LARGO CONSELHEIRO ANTÓNIO CÂNDIDO

Este bonito e amplo largo, na baixa da cidade de Amarante, na margem esquerda do Tâmega, é uma das mais importantes salas de visita da nossa terra!
Era antigamente a primeira imagem da nossa terra para quem, vindo de Trás-os-Montes e do Douro entrava em Amarante! Por ele acedemos à Rua do Covelo e parte alta da cidade e pela Av. Alexandre Herculano às freguesias do Marão Ocidental!

Este Largo ostenta o nome de um dos mais ilustres amarantinos de sempre!
António Cândido Ribeiro da Costa, doutor nas Faculdades de Direito e Teologia da Universidade de Coimbra da qual foi lente catedrático por nomeação de 1881.
Em abono da verdade histórica, este ilustre amarantino, não nasceu em Candemil, como tem sido teimosamente repetido, mas sim em S. Faustino de Fridão! Nasceu a 29 de Março de 1850 e foi baptizado no dia seguinte, em S. Salvador do Monte, pelo padre Ezequiel Cândido da Cunha Botelho Galhano! Era “ filho natural d’Anna Joaquina Ribeiro, e esta filha legítima de Jozé Joaquim Gonsalves(carpinteiro), e Anna Ribeiro Teixeira(costureira e tecedeira) da Freguezia de S. Faustino de Fridão, Arcebispado Primaz de Braga, cuja creança me foi apresentada por Manoel Caetano Guedes Mourão, d’esta freguesia, nos braços de Anna Joaquina, cazada, também minha parochiana, o qual dito Manoel Caetano servio de padrinho e sua mulher D. AnnadÁbreu Delfina de madrinha, do que forão testemunhas os meus creados Luís e José Bernardo do que fiz este assento.” Como consta do “Livro dos Assentos de Baptizados, fl. 68 v., da Freguesia de S. Salvador do Monte, no Arquivo Distrital do Porto.
Era filho do padre José Joaquim da Costa Pinheiro, abade colado da freguesia de Candemil, que só assumiu a paternidade de António Cândido e de uma outra filha, por testamento cerrado que foi aberto na “Administração do Concelho de Amarante” a 12 de Dezembro de 1885.
Destinado à vida eclesiástica, frequentou o curso de Teologia no Seminário Conciliar de S. Pedro de Braga, nos anos lectivos de 1867/68, 1868/69 e 1869/70, tendo concluído em Maio de 1871.
Matriculou-se no Curso de Direito na Universidade de Coimbra, que concluiu no ano lectivo de 1875. O seu Doutoramento foi concluído em 1878.
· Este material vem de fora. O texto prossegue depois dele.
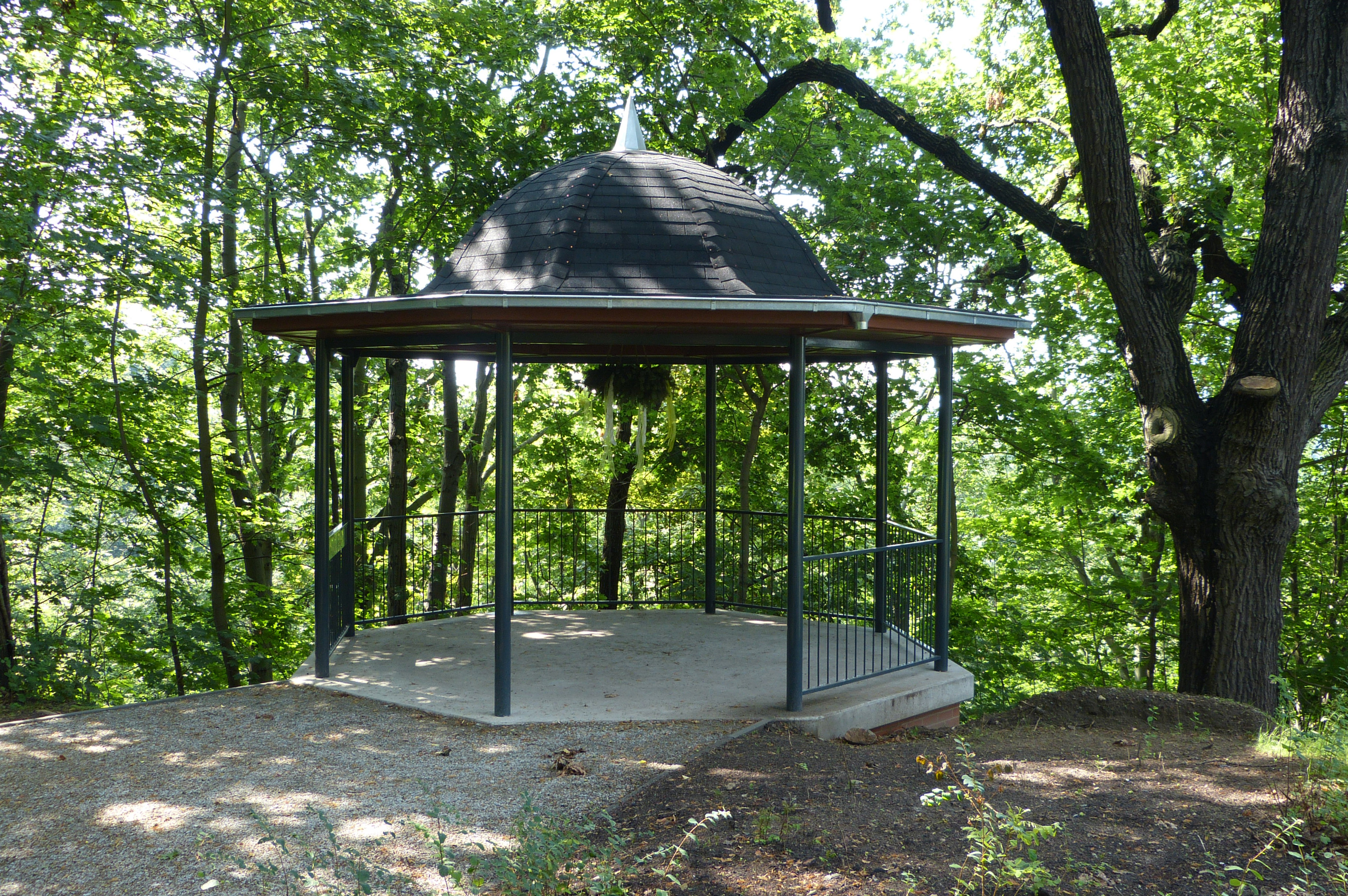 Neu errichteter Pavillon Sängerblick auf dem Georgenberg in Spremberg.

Já em Lisboa iniciou a sua carreira política no Partido Progressista em que se filiou e foi eleito deputadopara a Câmara de 1880-1881 e fez igualmente parte das de 1884-87 e 1887-89 e em 31 de Março de 1891 foi nomeado Par do Reino, tomando assento nessa Câmara a 1 de Junho de 1891.
Foi Ministro do Reino de 13 de Outubro de 1890 a 21 de Maio de 1891. A 13 de Março de 1902 foi nomeado Conselheiro de Estado. Em 3 de Abril de 1905 foi nomeado Presidente da Câmara dos Pares e quando em 1910 se proclamou a República desempenhava as funções de Procurador-Geral da Coroa, lugar de que se aposentou.
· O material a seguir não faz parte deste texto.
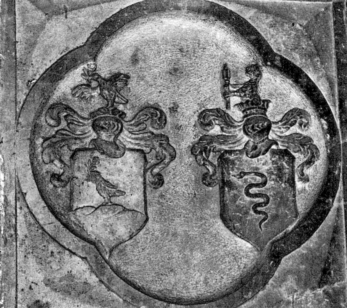 Rumantsch: Crap sepulcral da podestat Giachen de Balliel a Teglio; Cuntegn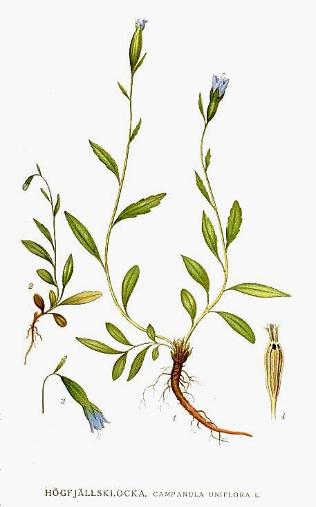 Original Description Högfjällklocka, Campanula uniflora L.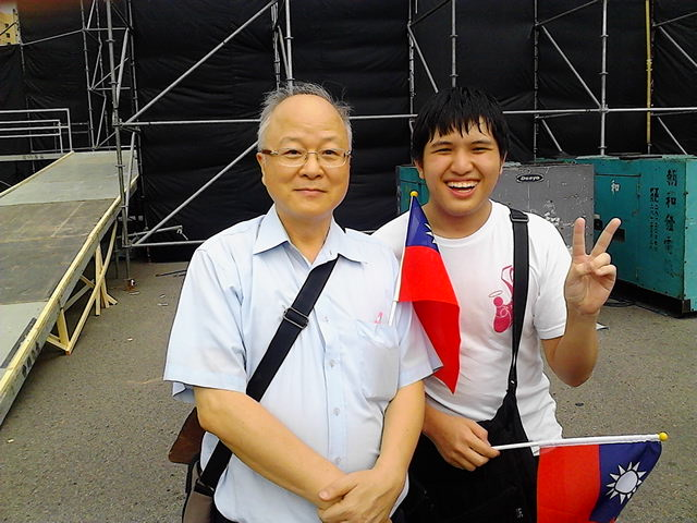 我和郭冠英在新五四運動合照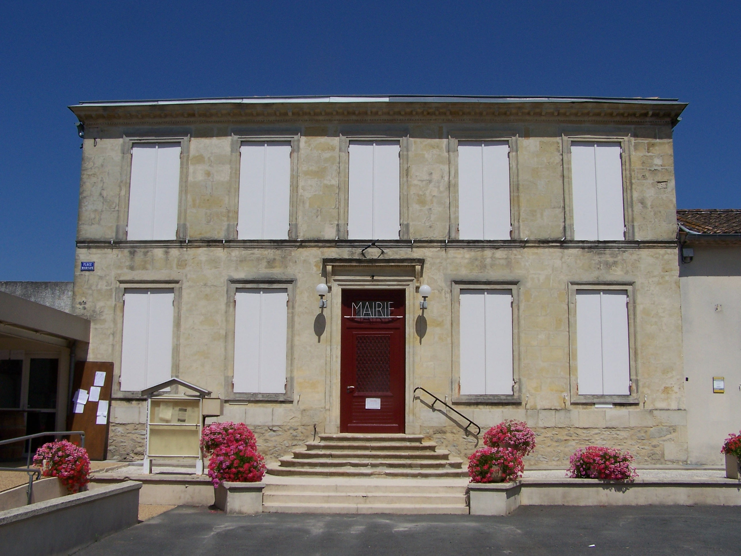 Mairie de Savignac, Gironde, France

Foi também Vice-presidente da Academia Real das Ciências, , visto que a presidência competia ao rei.
Homem possuidor de grande inteligência, memória e cultura, atingiu a maior notoriedade e respeito no seu tempo, tendo-se distinguido pelas suas qualidades oratórias tanto  na tribuna religiosa como na tribuna política!
Foi alvo de homenagens em vida pelo Parlamento e pela Academia das Ciências e pelos seus conterrâneos que deram o seu nome a um dos largos da sua terra e ao Asilo da Misericórdia de Amarante!
Após o seu falecimento, foi erguido nos terrenos de propriedade da sua casa, um memorial!
Faleceu a 24.de Outubro de 1922 e está sepultado no cemitério de Candemil - que confina com a que foi sua propriedade - no cantinho mais próximo da sua casa terrena!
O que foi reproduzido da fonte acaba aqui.